Sementara itu, Presiden Joko Widodo (Jokowi) dan Perdana Menteri (PM) Malaysia Mahathir Mohamad sepakat bersatu untuk menghadapi diskriminasi produk kelapa sawit kedua negara bertetangga tersebut oleh UE. Kesepakatan tersebut dicapai dalam kunjungan resmi Presiden Joko Widodo di Malaysia. Presiden Jokowi dan Ibu Negara Iriana berkunjung ke Malaysia sejak Kamis (8/8) hingga Jumat (9/8). Dalam kunjungannya tersebut, Kepala Negara melakukan pertemuan bilateral dengan PM Mahathir dan membahas sejumlah hal, termasuk sawit.

Menteri Luar Negeri Retno Marsudi yang turut serta bersama Presiden dalam kunjungan resmi itu menerangkan bahwa kedua pemimpin berbicara dan membahas beberapa hal, di antaranya komitmen kedua pemimpin untuk bersatu melawan diskriminasi produk kelapa sawit kedua negara. “Presiden Jokowi dan PM Mahathir juga sepakat untuk bersatu dalam menghadapi diskriminasi produk kelapa sawit kedua negara oleh UE. Kedua pemimpin memiliki komitmen yang tinggi untuk meneruskan perlawanan terhadap diskriminasi sawit,” jelas Retno seperti dilansir Antara.

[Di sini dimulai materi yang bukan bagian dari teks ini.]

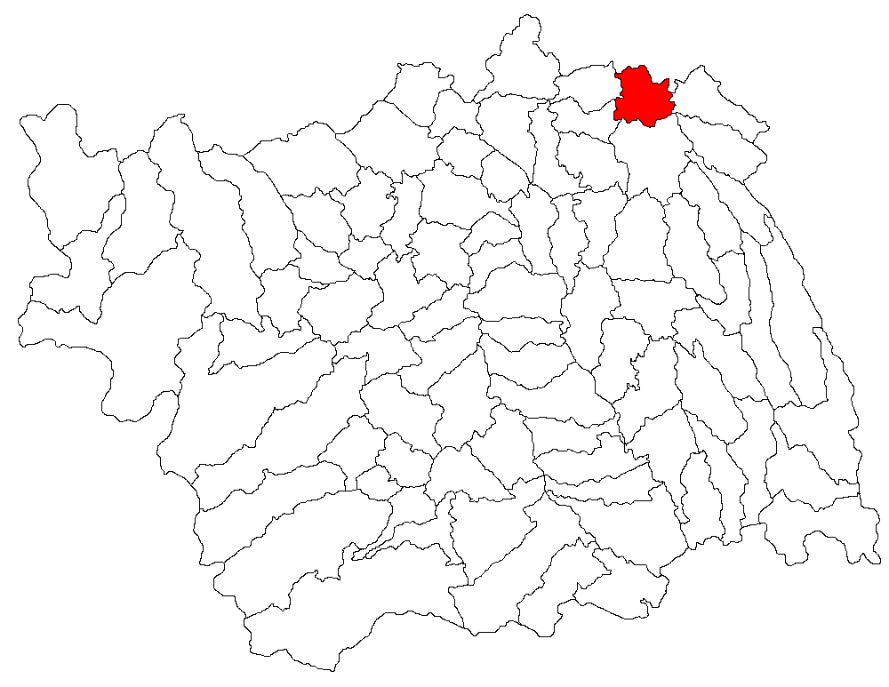 Categorie:Hărţi ale judeţului Bacău

Indonesia dan Malaysia memiliki komitmen tinggi dalam isu pengolahan dan pengelolaan sawit yang berkelanjutan. Indonesia juga telah memiliki sertifikasi sawit dan data-data ilmiah yang dapat dipakai untuk perbandingan. ASEAN dan UE telah sepakat membentuk working group on palm oil. Indonesia menilai bahwa persamaan persepsi mengenai kerangka kerja WG tersebut penting untuk dilakukan. Tanpa persamaan persepsi dikhawatirkan working group (WG) tidak akan membuahkan hasil yang diharapkan. “Jadi, pendekatan kita adalah pendekatan yang terbuka. Mari kita bekerja sama. Tapi ya sekali lagi, kalau ajakan kerja sama itu tidak dan terus menerus kita terdiskriminasi ya pastinya Indonesia dan Malaysia tidak akan diam. Kita akan melawan,” kata Retno.